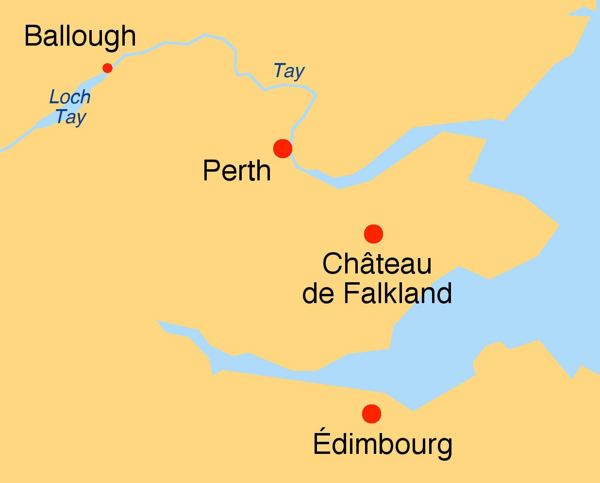 Lieux du roman de Walter Scott La Jolie Fille de Perth (The Fair Maid of Perth). Je me suis basé, en schématisant beaucoup, sans grand souci d'exactitude, sur la carte Scottish Highlands and Lowlands.png de Jrockley.
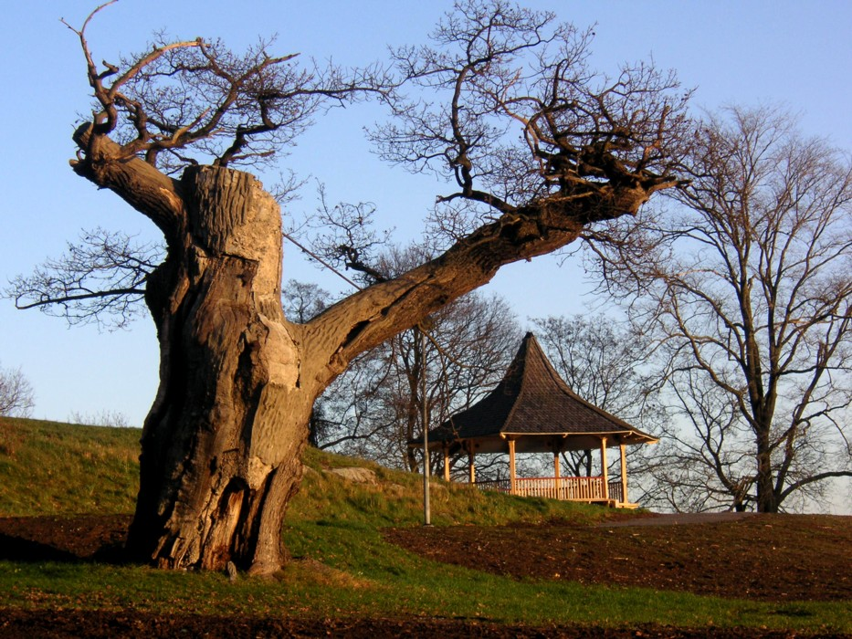 Alte Eichen, typisch für den Nationalstadtpark
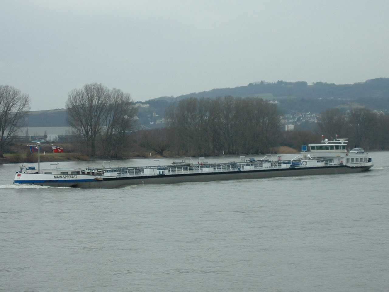 Binnentanker MAIN-SPESSART ENI Nummer: 02320804 F.Lang eigenes Bild 23.02.2007
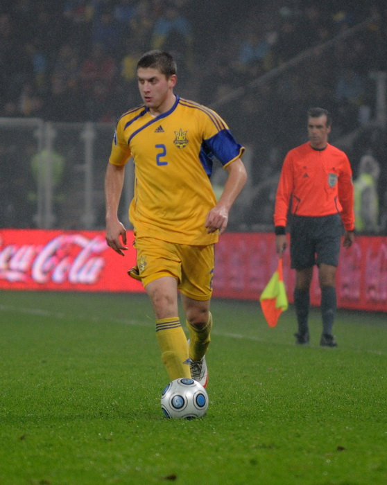 Ярослав Ракицкий в матче Украина - Греция
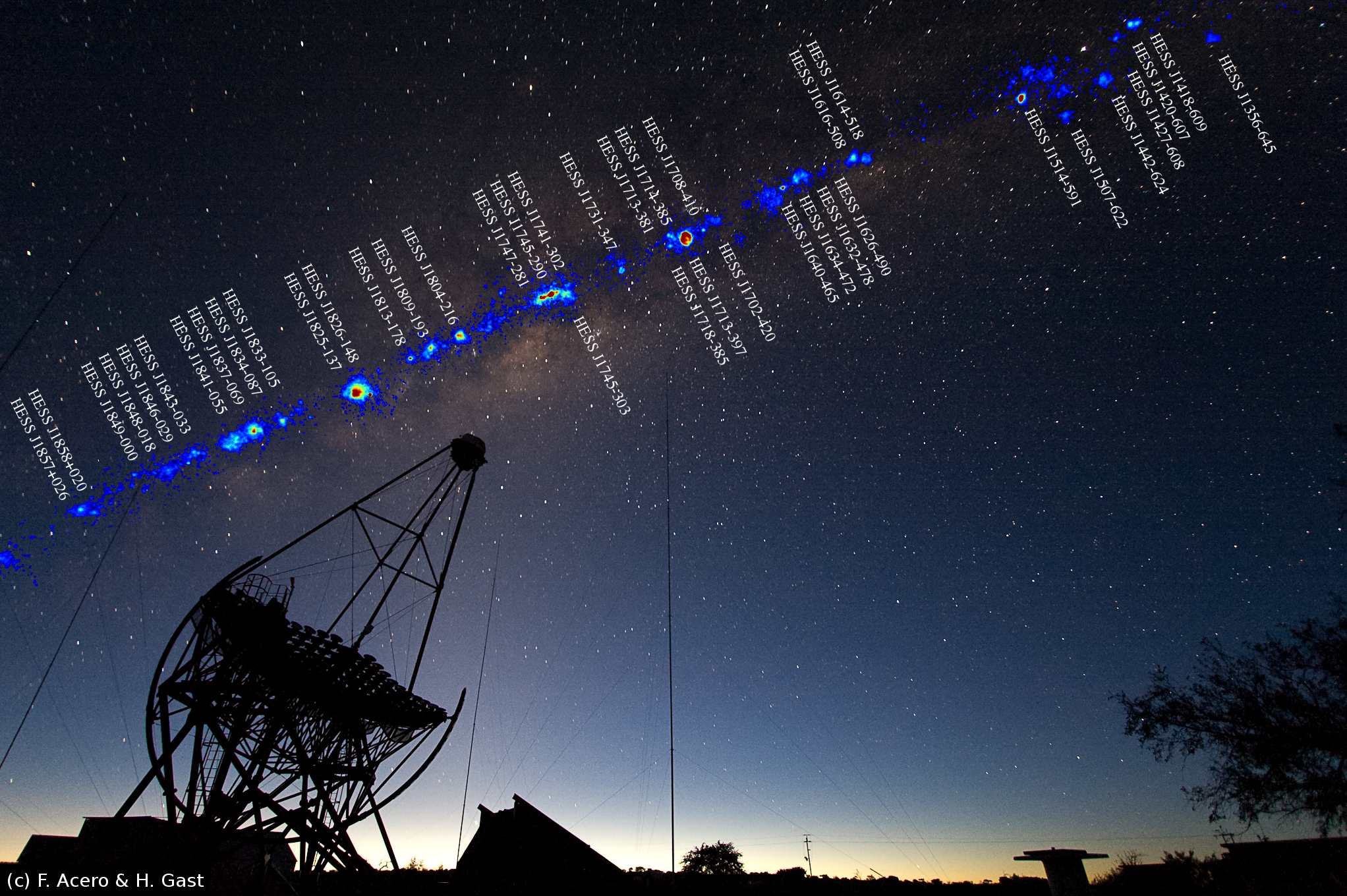 High Energy Stereoscopic System-Gammastrahlungsquellen auf ein Bild der Milchstraße montiert
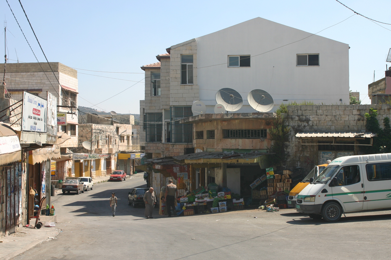 Salfeet, Palästina.

WORK TO COMPLETE: Lines from the one with "Alte Eichen, typisch" through the final line of the listing above: copy them exactly, both ends included, and omit every picture.

TASK SOLUTION:
 Alte Eichen, typisch für den Nationalstadtpark
 Binnentanker MAIN-SPESSART ENI Nummer: 02320804 F.Lang eigenes Bild 23.02.2007
 Ярослав Ракицкий в матче Украина - Греция
 High Energy Stereoscopic System-Gammastrahlungsquellen auf ein Bild der Milchstraße montiert
 Salfeet, Palästina.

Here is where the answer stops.